By the end of that period, roughly 90 percent of the ancient bald cypresses in the U.S. had been cut, Stahle says. “There’s less than a tenth of one percent of the original bottomland cypress swamp left” in the country. “That’s why this place is something special.”
“This place” is an overlooked patch along North Carolina’s Black River that contains the oldest known trees east of the Rockies. In fact, the bald cypress is the fifth oldest known sexually reproducing tree species on the planet. The tree Stahle has just cored is barely middle-age. One cypress he discovered here in 2017 dates to at least 605 B.C., not long after Homer regaled the Greeks with the adventures of Odysseus. That makes it over 2,600 years old, and Stahle has found several others of similar vintage nearby. The data from their cores and from other bald cypresses in the Southeast form one of the longest and most accurate records of soil moisture in science. Decades-long droughts, as well as wet periods known as pluvials, are clearly written in their rings down to the exact year. These include a drought that may have doomed England’s first foothold in the New World, Sir Walter Raleigh’s famous Lost Colony, in 1587, and a second one in the 16th century that was even worse.
“The 20th century is not representative of the extremes those trees have endured,” says Stahle, who has cored ancient trees all over the world. A 16th-century megadrought “extended from Mexico to Canada, from the Atlantic to the Pacific, and lasted almost 40 years. We haven’t seen anything like that in the modern era.”
While these ancient trees provide a window on our climate past, their siblings closer to the coast are teaching us an equally important lesson about our climate future. Even though bald cypresses are among the most resilient trees on Earth—able to withstand some of the worst conditions nature can muster—cypress forests are now dying in droves along the coastline from Delaware to Texas, leaving bone white skeletons in their wake.

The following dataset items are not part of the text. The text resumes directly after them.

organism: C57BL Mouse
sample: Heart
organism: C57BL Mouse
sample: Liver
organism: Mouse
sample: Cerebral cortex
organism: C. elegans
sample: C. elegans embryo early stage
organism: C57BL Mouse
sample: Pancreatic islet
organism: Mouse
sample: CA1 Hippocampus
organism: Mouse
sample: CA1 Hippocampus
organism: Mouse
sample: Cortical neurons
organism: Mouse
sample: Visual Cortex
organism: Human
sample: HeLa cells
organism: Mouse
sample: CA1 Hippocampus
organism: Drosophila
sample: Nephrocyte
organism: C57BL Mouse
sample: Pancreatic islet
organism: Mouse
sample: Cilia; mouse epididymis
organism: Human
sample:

These ghost forests are perhaps the clearest signal we have of the inexorable rising tide that is pushing salt water deep into once freshwater ecosystems. Although bald cypresses are more salt tolerant than the ashes, oaks, and other species that share their forested wetland home, they can’t survive long with more than two parts per thousand (ppt) salt in their water. The Atlantic Ocean can exceed 35 ppt, and the level of the ocean is rising faster along the eastern seaboard than almost anywhere else on the planet. Sea level in nearby Wilmington, North Carolina’s largest port, has risen about 12 inches since 1950 and is projected to rise at least another foot by 2050. The Black River trees aren’t currently threatened by salt water; the river remains a quintessential blackwater stream. But farther downstream in the Lower Cape Fear watershed, at least 800 acres of forested wetland have turned into salt marsh since the 1950s as the water has become more brackish, according to recent research from the University of North Carolina at Wilmington. Once annual average salinity hits the 2 ppt mark, the conversion from forest to marsh becomes inevitable.

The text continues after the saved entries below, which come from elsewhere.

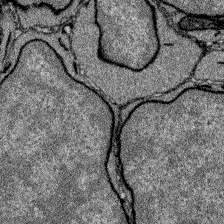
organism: Zebrafish
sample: Larval olfactory bulb
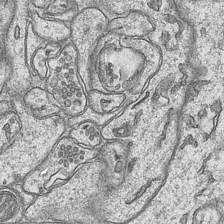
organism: Mouse
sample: CA1 Hippocampus
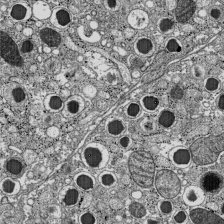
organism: C57BL Mouse
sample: Pancreatic islet
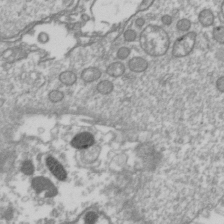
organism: Drosophila
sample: Cell division; meiosis; drosophila spermatocytes
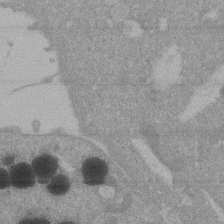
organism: Mouse
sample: ED-1 cell nuclei; centrioles
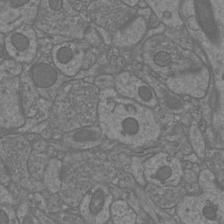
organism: Mouse
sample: Cortical neurons

Cape Fear’s ghost forests, which can be seen from area bridges, are a microcosm of a much larger trend. A recent study by researchers at the University of Virginia and Duke University using satellite imagery found that the Gulf Coast and Atlantic coastal plain lost more than 5,000 square miles, or 8 percent, of forested coastal wetlands between 1996 and 2016. That’s a Connecticut-size swath of forest that is now mostly salt marsh and scrub. And almost 270 square miles continue to disappear each year—more than triple the loss rate of global mangroves, long considered one of the most threatened ecosystems on Earth. The researchers concluded that at that pace, barring widespread protection or restoration efforts, we could lose all our coastal forested wetlands before the century’s end.
Bald cypress swamps were North America’s Amazon 120 years ago, covering an estimated 40 million acres of the serpentine forested wetlands of the South. They were home to magnificent ivory-billed woodpeckers, delicate Bachman’s warblers, and swarms of Carolina parakeets, not to mention a plethora of aquatic species. But protecting swamps has long been a hard sell. In fact, they are perhaps the only ecosystem that has been specifically targeted for destruction by the federal government.

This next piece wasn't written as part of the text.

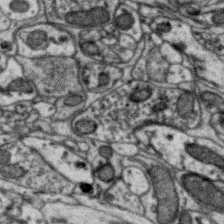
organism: Zebra finch
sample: Brain
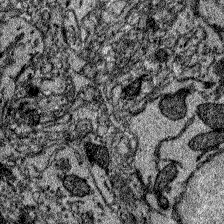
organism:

The Swamp Land Act of 1850, and another like it, gave unclaimed federal wetlands to several southern states, requiring that the proceeds from land sales be used to drain them. None other than the great orator Daniel Webster summed up the general sentiment in 1851: “[N]othing beautiful or useful grows in it; the traveler through it breathes miasma, and treads among all things unwholesome and loathsome.”
Unlike their close cousins the redwoods and giant sequoias, cypresses had no organization like the Save the Redwoods League to lobby for their protection. No Ansel Adams–worthy vistas to show the nation what was at stake. As soon as loggers developed cable logging, steam-powered skidders, and other technologies that enabled them to reach deep into the swamps, they set upon them like beavers, turning acres of old-growth cypresses into siding, shingles, even banana crates, until only the most isolated pockets of the ancient trees remained. The Carolina parakeets, ivory bills, and Bachman’s warblers eventually vanished as well.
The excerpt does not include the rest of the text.